He leaves Harry to reboot himself into professional criminal mode, and goes to wake the dogs. They’re curled up together on the Lad’s bed, snoozing happily, and dreaming of chasing cats across muddy fields. They’re pleased to see him but a bit confused that it’s dark, and instead of getting into bed with them, he’s attaching their collars and leads.
Jack takes them for one last walk before they’re returned to their rightful owners. As they stroll through the deserted streets, stoically sniffing lampposts, he realises how much he’ll miss having them around, just as when he said goodbye to Angus. The dogs seem to pick up on his reflective mood and give him little inquisitive glances.

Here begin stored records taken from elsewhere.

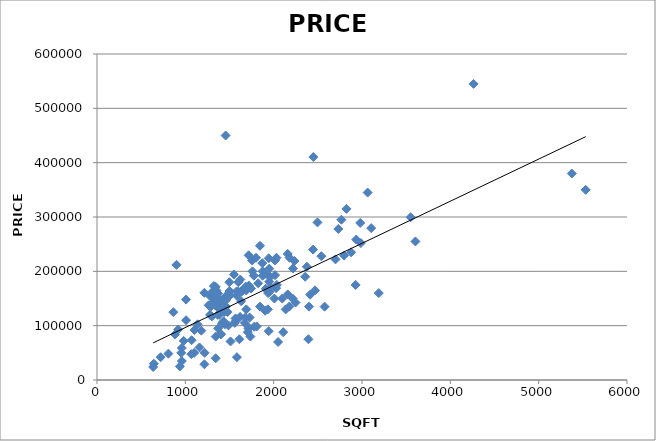
| Category | PRICE |
|---|---|
| 636.0 | 24000 |
| 938.0 | 25000 |
| 1216.0 | 28900 |
| 644.0 | 30000 |
| 960.0 | 34900 |
| 1344.0 | 40000 |
| 1584.0 | 42000 |
| 720.0 | 42000 |
| 1068.0 | 47500 |
| 808.0 | 48500 |
| 1100.0 | 49950 |
| 954.0 | 50000 |
| 1218.0 | 50000 |
| 960.0 | 58900 |
| 1160.0 | 59900 |
| 2050.0 | 70000 |
| 1512.0 | 71000 |
| 981.0 | 72000 |
| 1071.0 | 73300 |
| 2394.0 | 75000 |
| 1612.0 | 75000 |
| 1344.0 | 79900 |
| 1736.0 | 80000 |
| 884.0 | 83945 |
| 1404.0 | 84000 |
| 1400.0 | 85000 |
| 1707.0 | 88000 |
| 2108.0 | 88000 |
| 1944.0 | 90000 |
| 1181.0 | 90816 |
| 1104.0 | 91900 |
| 919.0 | 93000 |
| 1716.0 | 94500 |
| 1372.0 | 95000 |
| 1720.0 | 96000 |
| 1780.0 | 98000 |
| 1808.0 | 98500 |
| 1488.0 | 100400 |
| 1138.0 | 102500 |
| 1448.0 | 102500 |
| 1416.0 | 104500 |
| 1674.0 | 105000 |
| 1560.0 | 105000 |
| 1568.0 | 108000 |
| 1433.0 | 108000 |
| 1008.0 | 110000 |
| 1568.0 | 113300 |
| 1728.0 | 115000 |
| 1680.0 | 115000 |
| 1620.0 | 116200 |
| 1300.0 | 117000 |
| 1280.0 | 119900 |
| 1384.0 | 120000 |
| 1366.0 | 120000 |
| 864.0 | 124900 |
| 1478.0 | 125000 |
| 1440.0 | 125000 |
| 1904.0 | 127500 |
| 1934.0 | 130000 |
| 2136.0 | 130000 |
| 1388.0 | 130000 |
| 1408.0 | 130000 |
| 1690.0 | 130000 |
| 1416.0 | 133864 |
| 1287.0 | 134900 |
| 1460.0 | 135000 |
| 2577.0 | 135000 |
| 1846.0 | 135000 |
| 2400.0 | 135000 |
| 2176.0 | 135000 |
| 1344.0 | 137000 |
| 1264.0 | 137500 |
| 1287.0 | 138000 |
| 1400.0 | 139900 |
| 1388.0 | 139900 |
| 1312.0 | 140000 |
| 1313.0 | 142500 |
| 2247.0 | 142500 |
| 1400.0 | 144900 |
| 1400.0 | 144900 |
| 1400.0 | 144900 |
| 1344.0 | 145000 |
| 1632.0 | 145000 |
| 1456.0 | 146200 |
| 1400.0 | 146500 |
| 1344.0 | 147000 |
| 1325.0 | 147950 |
| 1008.0 | 148000 |
| 1432.0 | 148800 |
| 2097.0 | 149900 |
| 2008.0 | 150000 |
| 1382.0 | 150000 |
| 2215.0 | 150000 |
| 1456.0 | 153500 |
| 1277.0 | 155000 |
| 1502.0 | 155000 |
| 1584.0 | 155000 |
| 1500.0 | 156900 |
| 2412.0 | 157000 |
| 2159.0 | 157500 |
| 1371.0 | 159000 |
| 1344.0 | 160000 |
| 3190.0 | 160000 |
| 1937.0 | 160000 |
| 1216.0 | 160450 |
| 1300.0 | 161300 |
| 1497.0 | 161650 |
| 1954.0 | 162500 |
| 1600.0 | 162900 |
| 1580.0 | 163000 |
| 1640.0 | 163000 |
| 1500.0 | 163900 |
| 1690.0 | 164900 |
| 1350.0 | 165000 |
| 1931.0 | 165000 |
| 2468.0 | 165000 |
| 1911.0 | 168000 |
| 1662.0 | 168000 |
| 1744.0 | 168500 |
| 2028.0 | 169000 |
| 1972.0 | 169900 |
| 1344.0 | 171500 |
| 1684.0 | 172000 |
| 1323.0 | 172900 |
| 1720.0 | 173600 |
| 2036.0 | 174950 |
| 2928.0 | 175000 |
| 1824.0 | 178000 |
| 1600.0 | 180000 |
| 1499.0 | 180000 |
| 1950.0 | 181000 |
| 1622.0 | 184900 |
| 1962.0 | 190000 |
| 2357.0 | 190000 |
| 1875.0 | 192000 |
| 1776.0 | 192000 |
| 2016.0 | 193000 |
| 1550.0 | 194172 |
| 1915.0 | 194900 |
| 1900.0 | 198000 |
| 1875.0 | 200000 |
| 1760.0 | 200000 |
| 1950.0 | 205000 |
| 2218.0 | 205250 |
| 2376.0 | 208400 |
| 900.0 | 212000 |
| 1872.0 | 215000 |
| 2235.0 | 219000 |
| 1757.0 | 220000 |
| 2016.0 | 220000 |
| 2700.0 | 222000 |
| 1944.0 | 224000 |
| 1800.0 | 225000 |
| 2180.0 | 225000 |
| 2032.0 | 225000 |
| 2540.0 | 227900 |
| 2798.0 | 229000 |
| 1717.0 | 229500 |
| 2159.0 | 232000 |
| 2877.0 | 235000 |
| 2446.0 | 240000 |
| 1845.0 | 247000 |
| 2987.0 | 252000 |
| 3605.0 | 255000 |
| 2935.0 | 258500 |
| 2732.0 | 278000 |
| 3104.0 | 279500 |
| 2980.0 | 289000 |
| 2496.0 | 290000 |
| 2767.0 | 295000 |
| 3551.0 | 299500 |
| 2824.0 | 315000 |
| 3064.0 | 345000 |
| 5532.0 | 350000 |
| 5375.0 | 380000 |
| 2449.0 | 410400 |
| 1456.0 | 450000 |
| 4263.0 | 545000 |

“What’s happening now?” Doodle woofs to Gizmo. “Do you think we’re finally going to your island to finish the film?”
“Maybe ... that would be wooftastic. I’m getting a bit fed up with the weather here” Gizmo woofs back.
Doodle: “I’ll miss this human though. He’s more fun than my mistress, and I’ve started to quite like him”
They arrive back in the yard and Jack gives them one last cuddle before putting them in the back of the van. Harry watches impatiently from the driver’s seat, snorting with derision and fired up with adrenaline. They make their way towards Wembley in silence. A rueful smile flits across Jack’s face as he replays last night’s events in his mind. There’s no telling what today will bring, “but whatever happens, I’ll always have that night in Stoke Newington” he thinks to himself.
* * *
4:30 am. Annie is also wide awake at this unearthly hour, and piloting her little Renault through the deserted streets towards the North Circular. She is also thinking about last night, but unlike Jack she’s wondering if she made a huge mistake. The warm glow is fading fast in the icy predawn and is being replaced by a feeling of impending disaster.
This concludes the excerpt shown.